__Problem details__
From the entries below, say how many lines carry the word "Category", and give nothing but the number.

__Data to process__

+===+

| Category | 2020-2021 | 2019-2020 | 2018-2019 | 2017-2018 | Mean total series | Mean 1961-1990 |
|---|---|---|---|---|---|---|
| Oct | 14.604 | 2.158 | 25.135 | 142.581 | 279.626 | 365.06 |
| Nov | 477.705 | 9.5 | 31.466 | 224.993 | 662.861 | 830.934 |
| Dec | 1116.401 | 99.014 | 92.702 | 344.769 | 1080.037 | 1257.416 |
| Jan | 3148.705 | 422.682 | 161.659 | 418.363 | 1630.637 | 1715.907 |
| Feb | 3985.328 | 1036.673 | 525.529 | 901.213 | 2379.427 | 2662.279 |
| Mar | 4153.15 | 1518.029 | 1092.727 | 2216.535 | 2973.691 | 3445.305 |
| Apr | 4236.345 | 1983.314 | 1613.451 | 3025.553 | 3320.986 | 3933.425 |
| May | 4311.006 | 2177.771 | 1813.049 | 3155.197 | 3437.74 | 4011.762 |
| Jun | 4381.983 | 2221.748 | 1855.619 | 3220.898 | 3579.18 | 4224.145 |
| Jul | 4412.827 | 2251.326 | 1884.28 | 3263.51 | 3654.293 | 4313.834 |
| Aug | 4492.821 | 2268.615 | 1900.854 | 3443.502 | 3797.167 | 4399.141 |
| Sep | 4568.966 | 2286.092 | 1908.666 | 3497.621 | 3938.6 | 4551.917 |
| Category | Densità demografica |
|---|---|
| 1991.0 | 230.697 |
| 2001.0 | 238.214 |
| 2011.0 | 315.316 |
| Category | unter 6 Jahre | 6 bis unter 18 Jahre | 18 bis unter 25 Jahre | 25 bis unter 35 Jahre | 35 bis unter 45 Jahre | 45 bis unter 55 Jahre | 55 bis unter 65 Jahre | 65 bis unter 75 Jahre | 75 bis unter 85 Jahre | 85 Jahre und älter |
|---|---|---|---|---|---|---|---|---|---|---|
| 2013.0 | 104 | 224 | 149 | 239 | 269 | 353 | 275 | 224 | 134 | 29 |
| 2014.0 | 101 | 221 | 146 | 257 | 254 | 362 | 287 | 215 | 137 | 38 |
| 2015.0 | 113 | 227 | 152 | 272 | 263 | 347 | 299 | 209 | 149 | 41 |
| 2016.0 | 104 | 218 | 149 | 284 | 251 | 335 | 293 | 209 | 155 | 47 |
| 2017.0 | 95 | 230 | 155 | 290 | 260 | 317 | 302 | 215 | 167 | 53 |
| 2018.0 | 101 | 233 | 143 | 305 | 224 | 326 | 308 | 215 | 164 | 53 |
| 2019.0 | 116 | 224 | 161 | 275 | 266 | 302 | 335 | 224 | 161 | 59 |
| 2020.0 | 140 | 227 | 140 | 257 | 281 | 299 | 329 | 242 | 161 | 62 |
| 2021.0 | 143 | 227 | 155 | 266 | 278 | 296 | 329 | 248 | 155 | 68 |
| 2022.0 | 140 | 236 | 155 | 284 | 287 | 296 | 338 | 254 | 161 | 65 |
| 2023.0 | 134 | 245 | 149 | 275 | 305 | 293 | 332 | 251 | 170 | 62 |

+===+

__Result of the exercise__
3